SOURCE MATERIAL —
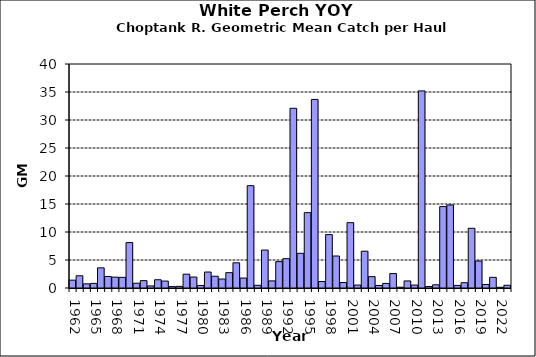
| Category | Series 0 |
|---|---|
| 1962.0 | 1.403 |
| 1963.0 | 2.183 |
| 1964.0 | 0.742 |
| 1965.0 | 0.822 |
| 1966.0 | 3.601 |
| 1967.0 | 2.06 |
| 1968.0 | 1.941 |
| 1969.0 | 1.9 |
| 1970.0 | 8.113 |
| 1971.0 | 0.854 |
| 1972.0 | 1.312 |
| 1973.0 | 0.373 |
| 1974.0 | 1.474 |
| 1975.0 | 1.238 |
| 1976.0 | 0.251 |
| 1977.0 | 0.293 |
| 1978.0 | 2.466 |
| 1979.0 | 1.956 |
| 1980.0 | 0.452 |
| 1981.0 | 2.851 |
| 1982.0 | 2.102 |
| 1983.0 | 1.599 |
| 1984.0 | 2.739 |
| 1985.0 | 4.498 |
| 1986.0 | 1.775 |
| 1987.0 | 18.272 |
| 1988.0 | 0.484 |
| 1989.0 | 6.773 |
| 1990.0 | 1.268 |
| 1991.0 | 4.712 |
| 1992.0 | 5.239 |
| 1993.0 | 32.093 |
| 1994.0 | 6.195 |
| 1995.0 | 13.454 |
| 1996.0 | 33.678 |
| 1997.0 | 1.162 |
| 1998.0 | 9.539 |
| 1999.0 | 5.716 |
| 2000.0 | 0.975 |
| 2001.0 | 11.668 |
| 2002.0 | 0.522 |
| 2003.0 | 6.569 |
| 2004.0 | 2.03 |
| 2005.0 | 0.452 |
| 2006.0 | 0.816 |
| 2007.0 | 2.577 |
| 2008.0 | 0.142 |
| 2009.0 | 1.26 |
| 2010.0 | 0.523 |
| 2011.0 | 35.199 |
| 2012.0 | 0.266 |
| 2013.0 | 0.572 |
| 2014.0 | 14.537 |
| 2015.0 | 14.825 |
| 2016.0 | 0.461 |
| 2017.0 | 0.951 |
| 2018.0 | 10.663 |
| 2019.0 | 4.82 |
| 2020.0 | 0.63 |
| 2021.0 | 1.906 |
| 2022.0 | 0.128 |
| 2023.0 | 0.486 |
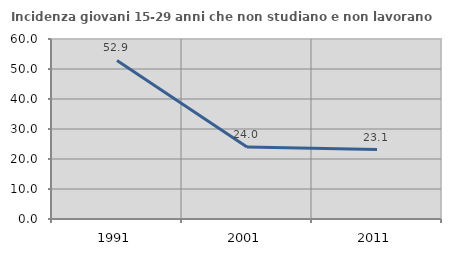
| Category | Incidenza giovani 15-29 anni che non studiano e non lavorano  |
|---|---|
| 1991.0 | 52.857 |
| 2001.0 | 23.974 |
| 2011.0 | 23.143 |

WHAT IS NEEDED —
Everything from the line with "2002.0 | 0.522 |" through the last line of the listing above is to be copied exactly, both ends included, except the pictures.

SOLUTION TO THE EXERCISE —
| 2002.0 | 0.522 |
| 2003.0 | 6.569 |
| 2004.0 | 2.03 |
| 2005.0 | 0.452 |
| 2006.0 | 0.816 |
| 2007.0 | 2.577 |
| 2008.0 | 0.142 |
| 2009.0 | 1.26 |
| 2010.0 | 0.523 |
| 2011.0 | 35.199 |
| 2012.0 | 0.266 |
| 2013.0 | 0.572 |
| 2014.0 | 14.537 |
| 2015.0 | 14.825 |
| 2016.0 | 0.461 |
| 2017.0 | 0.951 |
| 2018.0 | 10.663 |
| 2019.0 | 4.82 |
| 2020.0 | 0.63 |
| 2021.0 | 1.906 |
| 2022.0 | 0.128 |
| 2023.0 | 0.486 |
| Category | Incidenza giovani 15-29 anni che non studiano e non lavorano  |
|---|---|
| 1991.0 | 52.857 |
| 2001.0 | 23.974 |
| 2011.0 | 23.143 |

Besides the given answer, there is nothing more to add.